Under the rule of Prince-Bishop Anselm Franz von Ingelheim (1746–1749), all building work on the Residence ceased once again. After his death, once Karl Philipp von Greifenclau zu Vollraths (1749–1754) became Prince-Bishop, he ordered a resumption of construction. In the same year, Antonio Bossi completed the stucco-work in the Garden Hall, the painting of which was finished in the next year. In 1750, Lorenz Jakob Mehling, a merchant at Venice, sent Giovanni Battista Tiepolo, the most famous fresco painter of his time, to the episcopal residence, after the painter Giuseppe Visconti had failed. Giovanni Battista Tiepolo, assisted by his sons, decorated the Imperial Hall and the ceiling above the staircase with frescoes in the early 1750s. The enormous staircase is vaulted by the largest continuous ceiling fresco in the world (approx. 580 m^{2}), painted between 1752 and 1753 by Giovanni Battista Tiepolo as well as his sons − especially Giovanni Domenico Tiepolo − and other helpers. In 1753, Balthasar Neumann died.

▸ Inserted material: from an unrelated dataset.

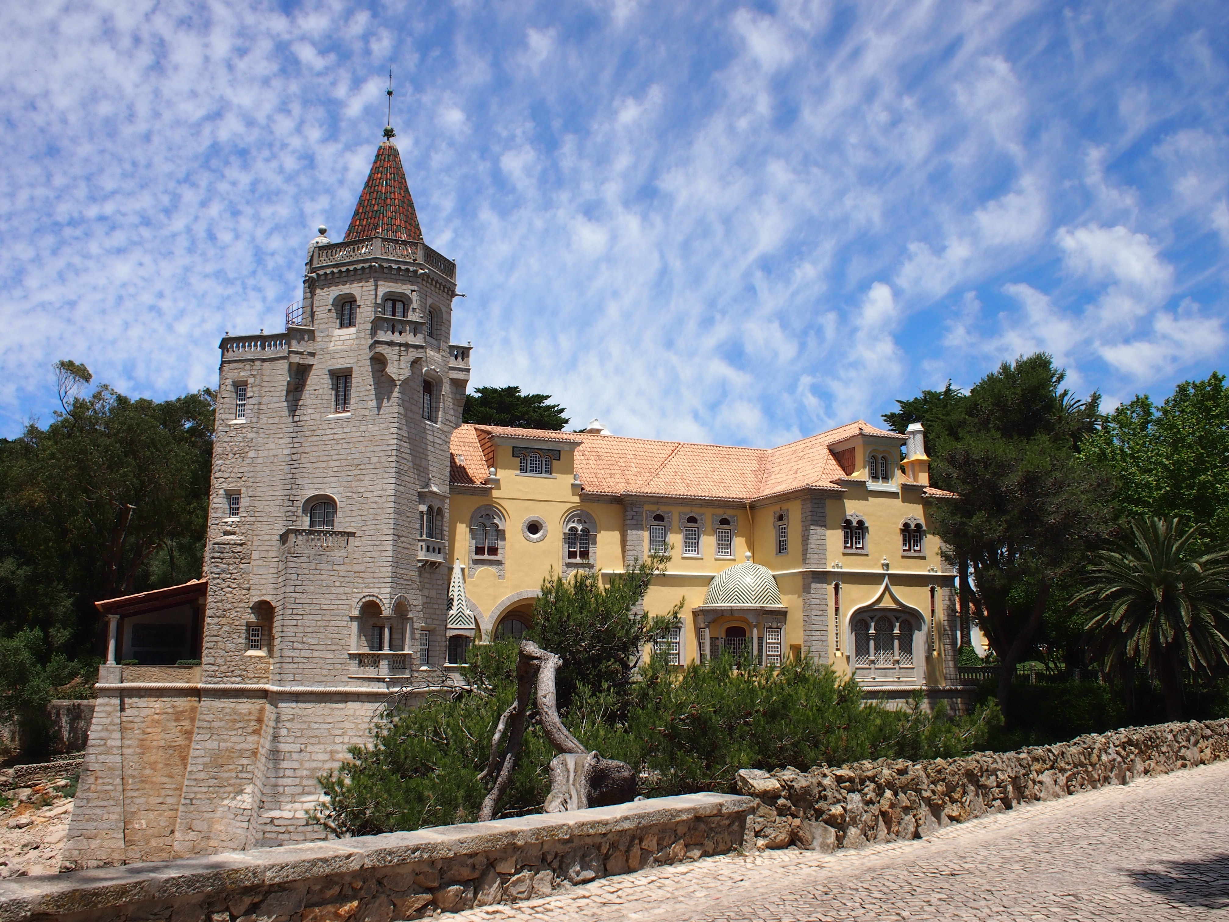 View of Condes de Castro Guimarães Palace in Cascais, Portugal

Under Prince-Bishop Adam Friedrich von Seinsheim (1755–1779), Materno and Ludovico Bossi created the stucco-work decoration over the staircase and in the first and second guest rooms of the northern Kaiserzimmer (Imperial Apartments) between 1769 and 1772. At the same time, the Green Lacquered Room and the Neoclassical Fürstensaal (Princes' Hall) were finished. From 1776 to 1781, the Ingelheimer Räume (Ingelheim Rooms) were decorated, including stucco-work by Materno Bossi.

The total construction cost came to over 1.5 million guilders, at a time when a day labourer could expect a weekly wage of one guilder.

===19th and early 20th centuries===
The episcopal principality of Würzburg was abolished with secularization in 1802/03. An eight-year interregnum by Grand Duke Ferdinand of Tuscany (reigned 1806–1814), as Sovereign of the new Grand Duchy of Würzburg, followed during which he had several rooms of the south block, the so-called Toskanaräume (Tuscany Rooms), decorated in Empire style. Emperor Napoleon Bonaparte slept in the Residence when he stopped in Würzburg three times between 1806 and 1813. On 2 October 1806 he signed the declaration of war against Prussia here. A Neoclassical double bed and bedside tables were installed in the sleeping room of the northern Imperial Apartments for him and his wife Marie Louise in 1812.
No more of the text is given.